- _Work to be completed_
Would you please restate the data exactly as it stands, apart from the pictures?

- _Given information_
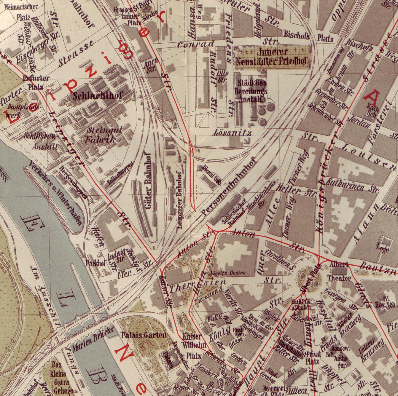 Karte der Dresdner Neustadt mit Leipziger und Schlesischer Bahnhof
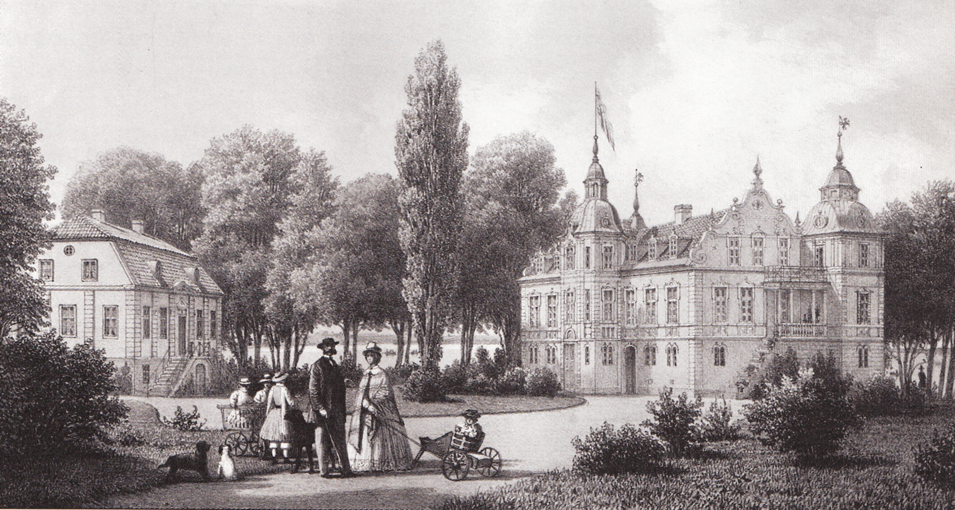 Sjöholms slott strax efter färdigställandet
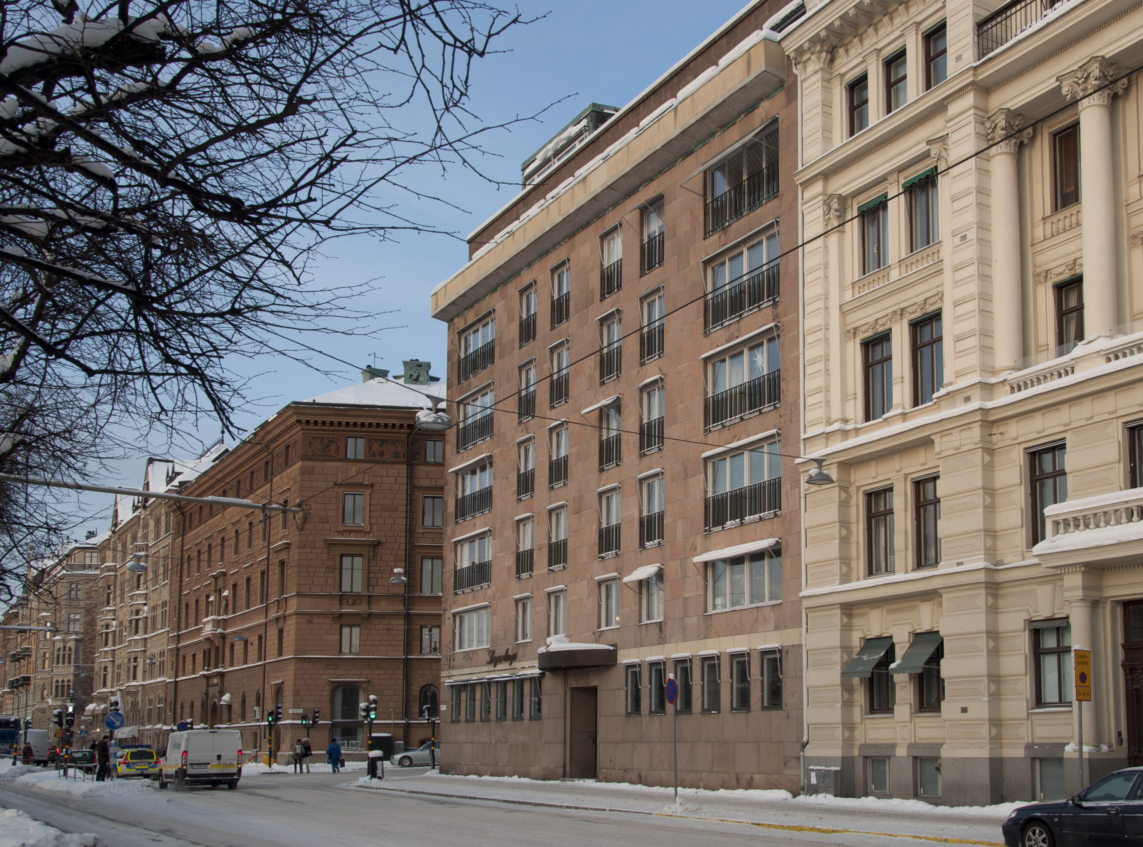 Strandvägen 23. Byggnadsår 1959-67, arkitekt Nils Tesch, byggherre Rederi AB Rex, byggmästare Widmark & Platzer AB.
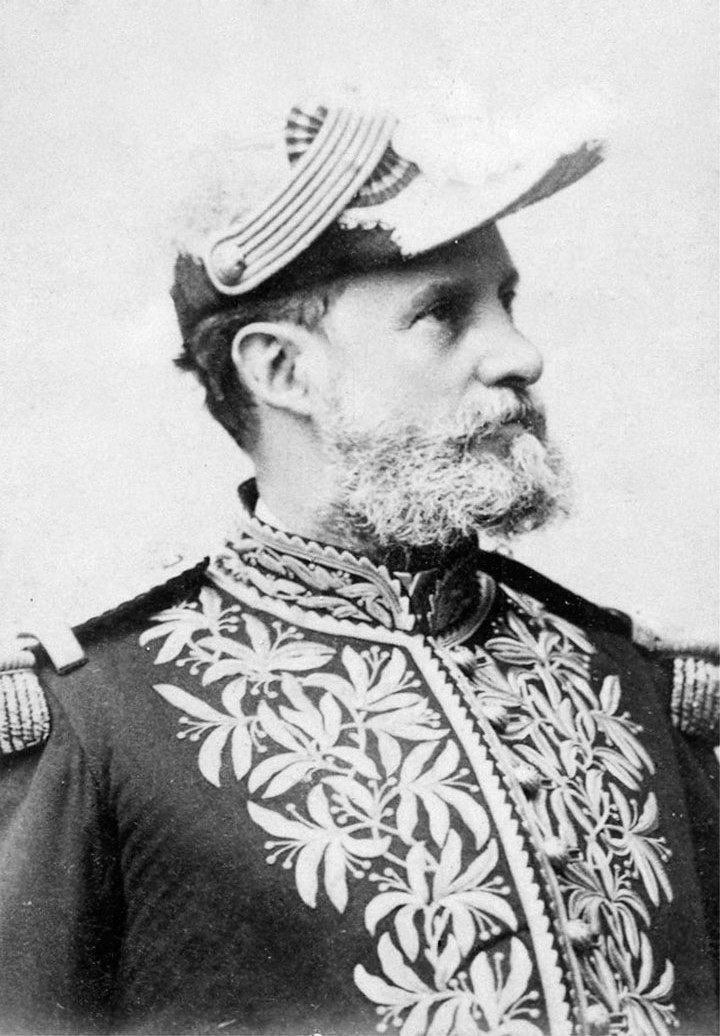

- _Exercise result_
 Karte der Dresdner Neustadt mit Leipziger und Schlesischer Bahnhof
 Sjöholms slott strax efter färdigställandet
 Strandvägen 23. Byggnadsår 1959-67, arkitekt Nils Tesch, byggherre Rederi AB Rex, byggmästare Widmark & Platzer AB.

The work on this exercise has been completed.